A American Heart Association (Associação Americana do Coração) começou a recomendar mudanças dietéticas para controlar os níveis de colesterol desde 1960. Dieta apenas, contudo, provou não ser o bastante em casos graves e as drogas disponíveis então tinham efetividade limitada. As companhias farmacêuticas estavam explorando cada possibilidade de intervenção, mas tais explorações não estavam entre as maiores prioridades. Colestiramina, um inibidor da reabsorção de ácido biliar, estava entre os medicamentos mais eficazes, mas não era saborosa de tomar e a aderência era baixa. Contudo o National Institutes of Health [NIH] (Instituto Nacional de Saúde) patrocinou o estudo Coronary Primary Prevention Trail, um estudo clínico de 7 anos, randomizado, duplo-cego de colestiramina entre 3800 homens com hipercolesterolemia. O estudo mostrou uma significativa redução em 20% na taxa de doença coronariana fatal ou infarto não fatal. Com estes achados em mãos o NIH convocou um conselho de consenso para rever todos os dados relevantes. Com base nas conclusões deste conselho, o NIH declarou em 1985 que diminuir os níveis de colesterol no sangue deveria ser um objetivo maior. A caçada por medicamentos que reduzissem as gorduras se intensificou, mas a controvérsia sobre o colesterol não acabou totalmente.

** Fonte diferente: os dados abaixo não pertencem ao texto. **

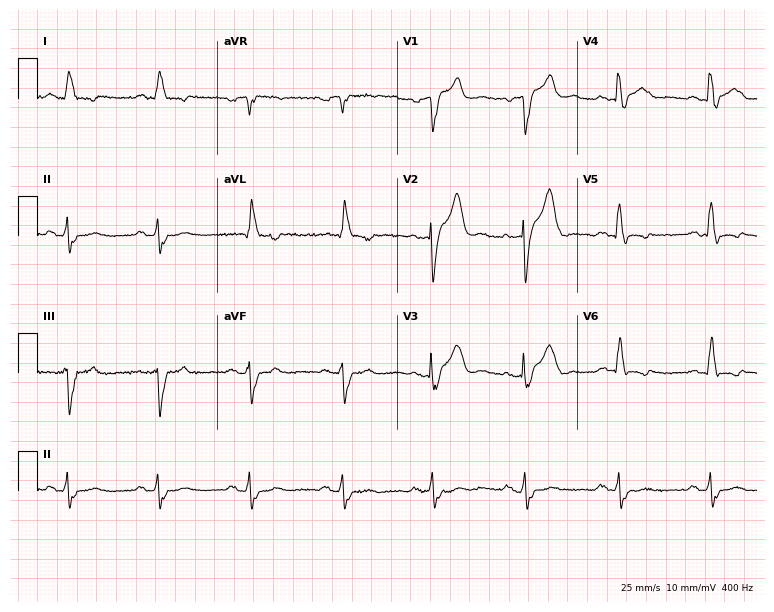
Resting 12-lead electrocardiogram (7.3-second recording at 400 Hz). Patient: a male, 61 years old. The tracing shows left bundle branch block.

Reduzir o colesterol por inibir a biossíntese de colesterol endógeno mostrou em estudos com animais ser possível, e na década de 60, muitas companhias estavam buscando moléculas que bloqueassem 1 dos mais de 30 passos na síntese do colesterol a partir do acetil-coenzima A (CoA). Dúzias, talvez centenas, de homólogos de intermediários (que serviriam como miméticos não funcionantes) ao longo da via foram sintetizados. Poucos foram efetivos em sistemas acelulares e menos ainda foram eficazes in vivo, e quase todos falharam em nível clínico.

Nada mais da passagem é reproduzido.